Started a rewrite of the MIME parser
authorArt Cancro <ajc@citadel.org>
Wed, 20 Jan 1999 05:05:39 +0000 (05:05 +0000)
committerArt Cancro <ajc@citadel.org>
Wed, 20 Jan 1999 05:05:39 +0000 (05:05 +0000)
citadel/ChangeLog
citadel/mime_parser.c
citadel/mime_parser.h
citadel/msgbase.c

index e47b973134f65e00a549e2e35c2e747deaa91d93..ac82ed84f359cc5b09e7bf08b098be9654598ef9 100644 (file)
@@ -1,5 +1,6 @@
 Tue Jan 19 21:28:29 EST 1999 Art Cancro <ajc@uncnsrd.mt-kisco.ny.us>
        * Fixed a bug in the user editing command (client side)

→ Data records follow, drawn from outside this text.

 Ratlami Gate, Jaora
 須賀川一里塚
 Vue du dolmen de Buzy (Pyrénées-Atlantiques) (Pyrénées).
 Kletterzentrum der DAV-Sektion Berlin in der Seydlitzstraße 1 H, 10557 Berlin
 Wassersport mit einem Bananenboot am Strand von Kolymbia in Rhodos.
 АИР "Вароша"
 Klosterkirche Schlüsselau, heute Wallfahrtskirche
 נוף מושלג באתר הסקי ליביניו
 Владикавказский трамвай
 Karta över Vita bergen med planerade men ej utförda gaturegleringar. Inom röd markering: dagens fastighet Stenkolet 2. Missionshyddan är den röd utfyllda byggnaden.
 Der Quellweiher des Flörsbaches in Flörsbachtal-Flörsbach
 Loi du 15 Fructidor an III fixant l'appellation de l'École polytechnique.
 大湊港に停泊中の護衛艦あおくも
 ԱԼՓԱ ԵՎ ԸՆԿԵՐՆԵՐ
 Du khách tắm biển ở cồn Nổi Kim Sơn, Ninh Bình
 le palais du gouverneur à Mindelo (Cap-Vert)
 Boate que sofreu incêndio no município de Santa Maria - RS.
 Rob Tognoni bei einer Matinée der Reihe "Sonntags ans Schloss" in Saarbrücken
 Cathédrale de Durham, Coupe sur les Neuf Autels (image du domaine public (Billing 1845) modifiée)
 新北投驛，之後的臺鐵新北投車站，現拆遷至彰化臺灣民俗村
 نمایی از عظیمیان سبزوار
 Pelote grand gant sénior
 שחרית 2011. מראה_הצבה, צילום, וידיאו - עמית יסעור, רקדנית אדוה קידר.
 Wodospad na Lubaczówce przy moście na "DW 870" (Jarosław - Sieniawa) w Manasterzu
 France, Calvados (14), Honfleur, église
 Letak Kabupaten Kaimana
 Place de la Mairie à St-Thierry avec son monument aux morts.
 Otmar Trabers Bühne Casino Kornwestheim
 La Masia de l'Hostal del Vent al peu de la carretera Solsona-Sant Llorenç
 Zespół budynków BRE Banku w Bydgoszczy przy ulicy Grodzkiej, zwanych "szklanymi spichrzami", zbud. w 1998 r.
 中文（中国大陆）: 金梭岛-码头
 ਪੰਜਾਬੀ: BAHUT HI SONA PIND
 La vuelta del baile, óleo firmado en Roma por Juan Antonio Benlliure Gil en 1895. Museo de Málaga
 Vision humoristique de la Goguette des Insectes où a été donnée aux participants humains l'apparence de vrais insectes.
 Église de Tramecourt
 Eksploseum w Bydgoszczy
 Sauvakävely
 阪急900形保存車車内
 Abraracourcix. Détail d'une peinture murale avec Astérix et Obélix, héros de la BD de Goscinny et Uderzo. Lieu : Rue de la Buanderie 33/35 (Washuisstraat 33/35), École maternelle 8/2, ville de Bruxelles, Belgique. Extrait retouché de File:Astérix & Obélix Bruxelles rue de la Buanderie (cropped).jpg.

+       * Started a rewrite of the MIME parser
 
 Thu Jan 14 21:21:15 EST 1999 Art Cancro <ajc@uncnsrd.mt-kisco.ny.us>
        * Brought over the mime_parser from WebCit and began preliminary work
index f7ad28d8ab08abee5e767d6f2963c84e6571ee42..a882bc4ebcd68218a8b4440f16b6292c274f745c 100644 (file)
@@ -2,9 +2,7 @@
  * mime_parser.c
  *
  * This is a really bad attempt at writing a parser to handle MIME-encoded
- * data, including multipart messages.  In the case of WebCit, the input data
- * might be a form containing uploaded files.  In the Citadel server, the data
- * is more likely to be an actual MIME-encoded message.
+ * messages.
  *
  * Copyright (c) 1998-1999 by Art Cancro
  * This code is distributed under the terms of the GNU General Public License.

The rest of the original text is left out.